For resource-bearing capabilities, the runtime snapshot is authoritative:

llm_inference.resources is the allow-list of managed model resources that may execute through the active binding.
llm_inference.default_resource_id is used when input.model is omitted.
embeddings.default_resource_id is the embeddings resource used for retrieval and vector ingestion.
vector_store.resource_policy governs whether vector indexes must be explicitly bound or may be created/resolved under a deployment namespace.
Agent engine resolves the selected managed model resource to the provider-facing model id before issuing upstream requests.

input.retrieval is optional and execution-scoped. It uses the canonical retrieval contract with search_method, query_preprocessing, top_k, filters, and optional hybrid_alpha. Semantic retrieval uses the active embeddings plus vector_store bindings, keyword retrieval uses only vector_store, and hybrid retrieval is fused by backend/agent-engine retrieval logic instead of provider-native hybrid semantics.

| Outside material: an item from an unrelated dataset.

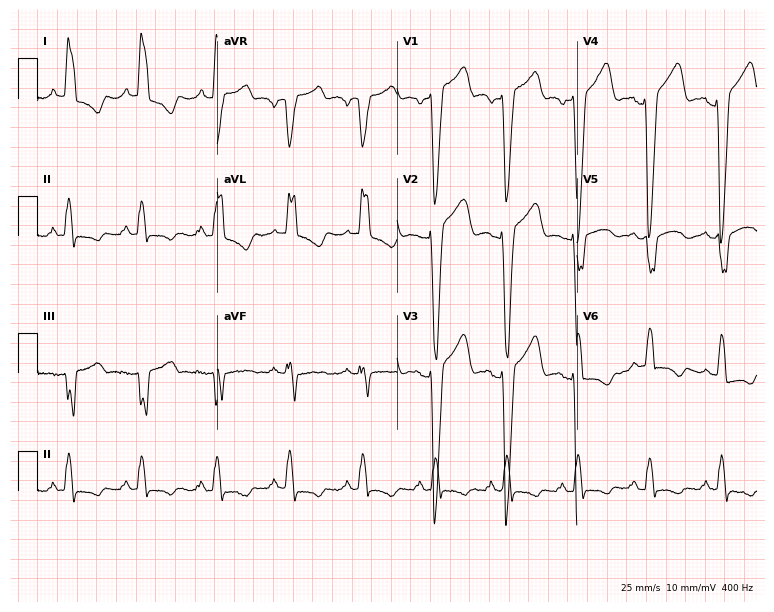
Standard 12-lead ECG recorded from a 57-year-old female patient. The tracing shows left bundle branch block.

Detailed retrieval semantics, normalized result fields, and ownership boundaries are documented in Retrieval Contract.

input.model is optional and execution-scoped. When present, agent engine treats it as a managed model id and requires that it be present in platform_runtime.capabilities.llm_inference.resources. When omitted, the active binding default resource is used. Backend uses this for product-facing knowledge chat after resolving the user-selected model through model governance.

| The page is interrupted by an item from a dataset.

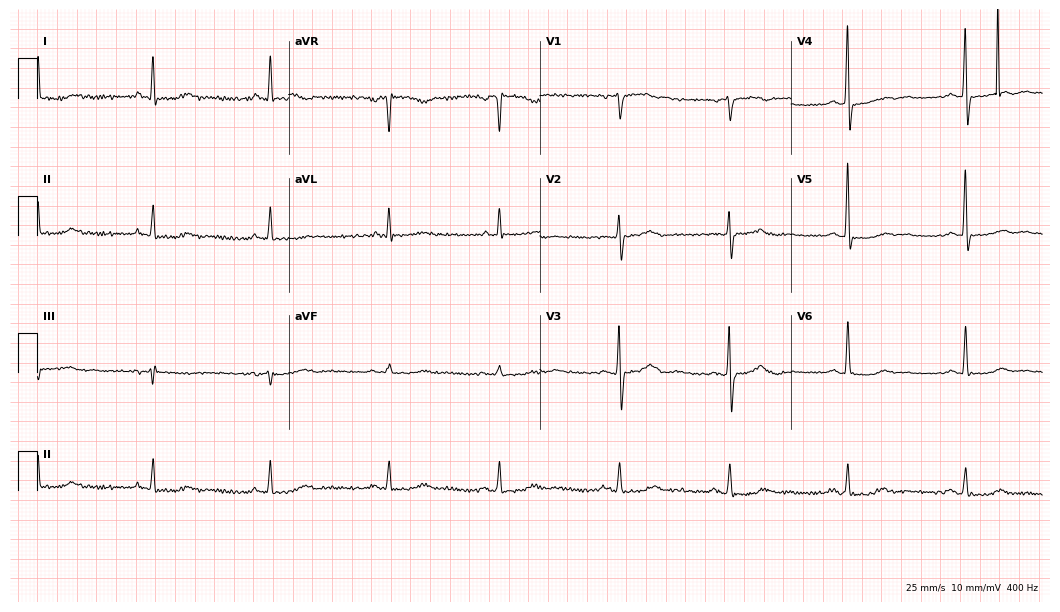
Standard 12-lead ECG recorded from a 77-year-old female (10.2-second recording at 400 Hz). None of these six findings is recorded: first-degree AV block, right bundle branch block (RBBB), left bundle branch block (LBBB), sinus bradycardia, atrial fibrillation (AF), sinus tachycardia.

Tool execution is also execution-scoped. Backend may include optional mcp_runtime and sandbox_execution capability bindings in platform_runtime. Agent engine uses those bindings only when the resolved agent tool catalog requires them. In the current convergence phase:

tool.web_search uses transport: mcp and requires platform_runtime.capabilities.mcp_runtime
tool.python_exec uses transport: sandbox_http and requires platform_runtime.capabilities.sandbox_execution

Tool loops are LLM-driven and bounded to three rounds.

Error Codes¶

EXEC_POLICY_DENIED
EXEC_RUNTIME_PROFILE_BLOCKED
EXEC_AGENT_NOT_FOUND
EXEC_AGENT_VERSION_NOT_FOUND
EXEC_MODEL_NOT_ALLOWED
EXEC_TOOL_NOT_ALLOWED
EXEC_TIMEOUT
EXEC_UPSTREAM_UNAVAILABLE
EXEC_INTERNAL_ERROR

Fallback Behavior (`AGENT_EXECUTION_FALLBACK`)¶

When backend execution fallback is enabled (AGENT_EXECUTION_FALLBACK=true), backend still does not execute agents locally. Fallback applies only to engine transport failures (for example unreachable service or timeout).

Response:

Status: 503
Payload:

{
  "error": "EXEC_UPSTREAM_UNAVAILABLE",
  "message": "Agent execution service is temporarily unavailable",
  "details": {
    "operation": "create_execution",
    "fallback_applied": true,
    "request_id": "request-id"
  }
}

operation is create_execution for POST /v1/agent-executions and get_execution for GET /v1/agent-executions/{id}.